First of all Mass had been held and now the small group of five people - "a priest, and four mourners" - were standing around a grave site, that was ready to receive the shiny, black coffin. There, inside the white silk-lined wooden box, was what was left of Lambert Rossi.

Every so often the priest raised his head to take a look at the other four. It was cold but wasn’t raining, for which the five were grateful. They were not attending the funeral by choice but by invitation. The church and the priest were chosen for the same reason as the attendants at the funeral. Lambert had always been the one who had chosen the restaurants, the backgrounds to the photos that would appear in magazines. Lambert had been a theatrical director and continued to be so in spite of being dead. When he found out he was going to die he thought of two types of funeral; one very extravagant, the other the exact opposite. Taking into account human reactions and that some would reject his invitation, Lambert had chosen the three people who would most like to see him dead, plus Pearl, just to make sure they would come. Once the list was made, Lambert died happy and at peace. A few days later the three received the notification of the death of Lambert and his funeral.

 

Tania and Alan were at home when the post brought the strange invitation. Alan opened it and looked cautiously at Tania. “Lambert died two days ago. There’s an invitation to the funeral.”

Tania didn’t react and then she relaxed, “What did he die of?”

“It says here from a long and painful illness. We shan’t go if you don’t want to.”

“An invitation. How strange! After so many years without any news from him. What can it mean?”

Alan thought the same and answered, “I don’t know, but it won’t hurt us to go, will it?”

“Of course not, but at the same time I don’t see any reason to go.”

“Neither do I. Maybe the most curious thing will be to see who else is invited.”

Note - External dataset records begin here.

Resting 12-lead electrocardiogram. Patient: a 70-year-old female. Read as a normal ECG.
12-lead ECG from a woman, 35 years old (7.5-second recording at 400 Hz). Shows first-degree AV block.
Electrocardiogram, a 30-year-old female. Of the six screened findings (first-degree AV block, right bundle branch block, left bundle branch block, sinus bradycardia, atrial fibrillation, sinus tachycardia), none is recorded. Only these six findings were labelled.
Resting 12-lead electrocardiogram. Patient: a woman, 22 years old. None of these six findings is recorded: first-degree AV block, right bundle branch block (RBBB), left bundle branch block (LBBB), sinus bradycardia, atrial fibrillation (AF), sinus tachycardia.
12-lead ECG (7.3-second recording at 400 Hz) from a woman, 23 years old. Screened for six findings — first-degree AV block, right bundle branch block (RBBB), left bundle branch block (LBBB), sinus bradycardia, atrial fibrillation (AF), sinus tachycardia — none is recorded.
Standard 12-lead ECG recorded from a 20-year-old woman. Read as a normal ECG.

Alan placed the envelope containing the invitation on a table in the hall.

 

Osric received the invitation when he arrived home in the evening. The day had been very long and after the paltry dinner typical of a single man, he sat down on the sofa and opened his mail. Lambert dead! At last divine justice had touched him. He thought to himself that he would go because he wanted to see Lambert under ground; maybe now he would stop dreaming of meeting him in some dark corner. Yes, he would attend happily, and so Osric went to bed.

 

Pearl didn’t usually open the mail unless it carried a theatrical stamp. The envelope had the stamp of a solicitor on it and this was reason enough for her to open it. Lambert dead! For quite a time Pearl had seen that Lambert’s face hadn’t looked very good. The last time she had seen him before he became terminally ill, had been the night in a club during a historical fancy dress competition. Lambert had been sitting at his usual table. At the close of the night, Pearl and Lambert had had a short conversation. He hadn’t taken her home as on other occasions but had left in his sports car by himself, and Pearl went home in a taxi used by the club. She would go to the cemetery, because she wondered who else would go. It isn’t a good thing to die and be buried with no one to mourn you.

 

At the beginning of the ceremony the four did everything possible not to stare at each other. They left the small chapel and crossed over to the graveyard by way of a narrow asphalted path. The site of the grave was at the end of the path far from the entrance to the chapel. On the walk to the graveyard the mourners had the opportunity to take a good look at one another without having to be furtive about it. The only sound in that respectful silence was the footsteps of the small group gathering there for the sending off from this world of one who was known by all of them, none of whom knew each other.

 

Pearl stood a little back from the rest. She had the advantage of having known Lambert without being involved in some of his murkier matters. From the descriptions and information he had given her, Pearl knew who they were. The half-dead looking female must be Tania and the elderly gentleman beside her had to be Alan. The arrogant one must be Osric. The priest had met Lambert on one of his visits to the hospital. Lambert had chosen the graveyard, as he had seen it by chance, and had thought it an appropriate scenario for his own tomb.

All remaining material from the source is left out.